This paper is an atempt to give an overview of the NOAA Storm Database and answer some basic questions about severe weather events. It uses data from U.S. National Oceanic and Atmospheric Administration’s (NOAA) storm database. It try to analyses which types of events are most harmful with respect to population health and which are for economic loss. We find that tornado is most harmful for population health considering both injuries and fatality. For economic losses in general, flood stands first, followed by hurricane/typhoon. For crop loss, it is drought and for housing loss, it is tornado again. Tornado’s are by far the highest cause for injuries (#1), and second in fatalities, whilst heat & drought cause the most fatalities.
This is taking considerable amount of time to load so we’ll cache the data
# Loading and preprocessing the data
# Load CRAN modules
library(downloader)
library(knitr)
library(datasets)
library(ggplot2)
library(rmarkdown)
# Step 1: Download the storm data set if not avaliable in default location
Url <- "https://d396qusza40orc.cloudfront.net/repdata%2Fdata%2FStormData.csv.bz2"
# Check if bz2 has already been downloaded working directory?

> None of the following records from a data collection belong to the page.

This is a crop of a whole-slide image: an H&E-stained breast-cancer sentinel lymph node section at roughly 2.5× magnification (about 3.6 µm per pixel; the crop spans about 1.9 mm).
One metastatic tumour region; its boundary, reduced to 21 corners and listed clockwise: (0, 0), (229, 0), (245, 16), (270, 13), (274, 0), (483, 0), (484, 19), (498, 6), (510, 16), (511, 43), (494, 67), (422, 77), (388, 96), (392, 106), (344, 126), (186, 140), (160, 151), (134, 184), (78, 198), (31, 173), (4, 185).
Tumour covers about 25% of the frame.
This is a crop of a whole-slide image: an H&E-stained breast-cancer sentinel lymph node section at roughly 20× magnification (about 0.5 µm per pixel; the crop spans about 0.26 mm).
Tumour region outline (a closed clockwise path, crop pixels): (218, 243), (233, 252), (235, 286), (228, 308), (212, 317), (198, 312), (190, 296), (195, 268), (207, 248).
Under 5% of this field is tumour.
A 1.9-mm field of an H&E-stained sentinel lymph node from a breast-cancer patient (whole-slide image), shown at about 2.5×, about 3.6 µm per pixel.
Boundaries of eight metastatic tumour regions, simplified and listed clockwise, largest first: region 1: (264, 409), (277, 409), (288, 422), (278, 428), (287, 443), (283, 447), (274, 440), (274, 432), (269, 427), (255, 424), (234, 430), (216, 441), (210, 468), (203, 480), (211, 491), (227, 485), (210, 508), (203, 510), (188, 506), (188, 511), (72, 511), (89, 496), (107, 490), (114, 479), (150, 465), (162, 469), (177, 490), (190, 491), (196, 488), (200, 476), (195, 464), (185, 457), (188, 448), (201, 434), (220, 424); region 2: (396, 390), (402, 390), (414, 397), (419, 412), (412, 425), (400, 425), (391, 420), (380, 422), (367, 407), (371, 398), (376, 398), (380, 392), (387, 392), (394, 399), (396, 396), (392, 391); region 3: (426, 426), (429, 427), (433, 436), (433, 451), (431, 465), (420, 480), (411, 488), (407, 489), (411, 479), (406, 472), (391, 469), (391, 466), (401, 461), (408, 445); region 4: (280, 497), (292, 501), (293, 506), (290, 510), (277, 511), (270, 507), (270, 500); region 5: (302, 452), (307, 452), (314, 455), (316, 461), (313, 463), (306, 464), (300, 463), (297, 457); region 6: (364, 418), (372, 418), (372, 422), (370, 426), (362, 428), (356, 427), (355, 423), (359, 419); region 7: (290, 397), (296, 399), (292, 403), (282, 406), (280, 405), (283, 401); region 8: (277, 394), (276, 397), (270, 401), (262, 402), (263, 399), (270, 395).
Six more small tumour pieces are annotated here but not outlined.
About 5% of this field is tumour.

if(!file.exists("stormData.csv.bz2")){
download.file(Url,destfile="stormData.csv.bz2",mode="wb")
}
# Read the .CSV file in R data structure
stormData <- read.csv("stormData.csv.bz2")
At first, to address the first question of weather events that are most harmful to population, we look at total number of injuries and fatalities by different weather events.
# load package
library(plyr)
# Calculate injuries
injuries <- ddply(stormData, .(EVTYPE), summarize, sum.injuries = sum(INJURIES,na.rm=TRUE))

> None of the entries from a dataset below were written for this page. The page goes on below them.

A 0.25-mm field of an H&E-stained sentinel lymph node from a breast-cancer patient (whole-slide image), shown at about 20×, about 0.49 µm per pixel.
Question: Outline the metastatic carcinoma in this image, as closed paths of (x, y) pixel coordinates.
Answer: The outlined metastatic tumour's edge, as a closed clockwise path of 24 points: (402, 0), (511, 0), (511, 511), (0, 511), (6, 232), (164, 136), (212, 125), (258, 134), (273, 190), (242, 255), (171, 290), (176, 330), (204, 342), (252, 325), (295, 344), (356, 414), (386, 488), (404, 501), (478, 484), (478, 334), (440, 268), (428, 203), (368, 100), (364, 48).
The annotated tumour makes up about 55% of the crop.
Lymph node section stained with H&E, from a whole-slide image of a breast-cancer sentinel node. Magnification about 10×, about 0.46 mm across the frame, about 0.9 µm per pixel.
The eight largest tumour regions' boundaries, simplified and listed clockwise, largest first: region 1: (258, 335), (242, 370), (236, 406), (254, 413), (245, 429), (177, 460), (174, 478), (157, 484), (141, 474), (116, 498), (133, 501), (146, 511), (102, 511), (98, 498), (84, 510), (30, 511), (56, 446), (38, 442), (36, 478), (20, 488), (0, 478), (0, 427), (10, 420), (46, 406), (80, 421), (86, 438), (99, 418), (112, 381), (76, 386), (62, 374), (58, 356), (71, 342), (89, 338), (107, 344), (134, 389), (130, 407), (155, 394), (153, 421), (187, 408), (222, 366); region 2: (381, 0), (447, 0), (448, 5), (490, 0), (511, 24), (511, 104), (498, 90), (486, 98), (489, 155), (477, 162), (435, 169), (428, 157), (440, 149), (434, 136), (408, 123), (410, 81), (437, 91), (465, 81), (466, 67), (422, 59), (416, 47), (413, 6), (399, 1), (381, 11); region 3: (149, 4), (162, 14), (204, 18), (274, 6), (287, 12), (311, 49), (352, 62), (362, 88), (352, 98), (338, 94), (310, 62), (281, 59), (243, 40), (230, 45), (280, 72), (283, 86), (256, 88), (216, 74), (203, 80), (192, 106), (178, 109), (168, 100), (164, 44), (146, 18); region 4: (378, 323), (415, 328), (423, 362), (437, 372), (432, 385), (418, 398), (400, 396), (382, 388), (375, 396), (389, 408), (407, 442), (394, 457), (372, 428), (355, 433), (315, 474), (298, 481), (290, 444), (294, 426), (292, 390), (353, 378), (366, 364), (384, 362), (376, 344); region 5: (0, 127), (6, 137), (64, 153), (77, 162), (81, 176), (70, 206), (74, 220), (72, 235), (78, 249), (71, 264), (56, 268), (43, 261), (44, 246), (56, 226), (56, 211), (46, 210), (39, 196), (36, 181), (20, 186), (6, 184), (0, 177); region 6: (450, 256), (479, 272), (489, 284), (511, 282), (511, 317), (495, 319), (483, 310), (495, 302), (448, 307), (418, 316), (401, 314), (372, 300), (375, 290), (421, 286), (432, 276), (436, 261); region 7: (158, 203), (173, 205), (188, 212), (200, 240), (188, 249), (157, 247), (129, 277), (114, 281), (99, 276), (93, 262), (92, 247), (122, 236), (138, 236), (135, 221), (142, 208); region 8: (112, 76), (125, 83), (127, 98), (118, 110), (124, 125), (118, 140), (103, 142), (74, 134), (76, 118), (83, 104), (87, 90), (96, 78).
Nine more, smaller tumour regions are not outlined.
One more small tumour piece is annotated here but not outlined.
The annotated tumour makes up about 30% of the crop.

injuries <- injuries[order(injuries$sum.injuries, decreasing = TRUE), ]
List the top 5 events which are causing most damage (fatality/injury/economic damage)

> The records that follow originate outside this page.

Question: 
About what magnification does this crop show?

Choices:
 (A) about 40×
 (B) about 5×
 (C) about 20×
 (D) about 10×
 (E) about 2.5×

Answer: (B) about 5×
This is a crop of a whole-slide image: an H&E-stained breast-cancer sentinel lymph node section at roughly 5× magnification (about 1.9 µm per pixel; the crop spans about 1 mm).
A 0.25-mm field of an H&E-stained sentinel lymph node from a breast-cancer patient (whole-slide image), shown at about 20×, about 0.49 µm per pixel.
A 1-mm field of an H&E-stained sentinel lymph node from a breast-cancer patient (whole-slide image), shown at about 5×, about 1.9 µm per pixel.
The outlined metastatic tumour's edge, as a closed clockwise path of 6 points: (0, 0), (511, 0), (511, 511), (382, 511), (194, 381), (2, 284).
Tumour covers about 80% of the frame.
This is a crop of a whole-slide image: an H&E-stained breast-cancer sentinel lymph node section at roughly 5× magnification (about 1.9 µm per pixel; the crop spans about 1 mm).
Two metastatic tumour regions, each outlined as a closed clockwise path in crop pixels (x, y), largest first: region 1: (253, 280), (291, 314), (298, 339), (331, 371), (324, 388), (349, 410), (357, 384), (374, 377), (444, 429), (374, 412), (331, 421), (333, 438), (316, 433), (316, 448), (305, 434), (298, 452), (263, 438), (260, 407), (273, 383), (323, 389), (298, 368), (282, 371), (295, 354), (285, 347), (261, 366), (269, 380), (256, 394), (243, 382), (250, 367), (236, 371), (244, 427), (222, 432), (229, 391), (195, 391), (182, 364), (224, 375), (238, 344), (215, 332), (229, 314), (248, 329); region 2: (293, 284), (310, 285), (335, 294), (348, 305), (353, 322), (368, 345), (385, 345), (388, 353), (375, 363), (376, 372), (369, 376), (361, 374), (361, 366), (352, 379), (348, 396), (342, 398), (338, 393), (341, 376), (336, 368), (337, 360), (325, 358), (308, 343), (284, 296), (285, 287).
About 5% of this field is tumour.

# print 4 top injury causing events
head(injuries)
## EVTYPE sum.injuries
## 834 TORNADO 91346
## 856 TSTM WIND 6957
## 170 FLOOD 6789
## 130 EXCESSIVE HEAT 6525
## 464 LIGHTNING 5230
## 275 HEAT 2100
We see that tornado is the most harmful event with injuries of more than 91 thousands. This can be represented in the below figure:
library(ggplot2)
# plot Event type vs Number of injuries
ggplot(injuries[1:6, ], aes(EVTYPE, sum.injuries, fill = EVTYPE,alpha=0.5)) + geom_bar(stat = "identity") +
xlab("Event Type") + ylab("Number of Injuries") + ggtitle("Injuries by Event type") + coord_flip()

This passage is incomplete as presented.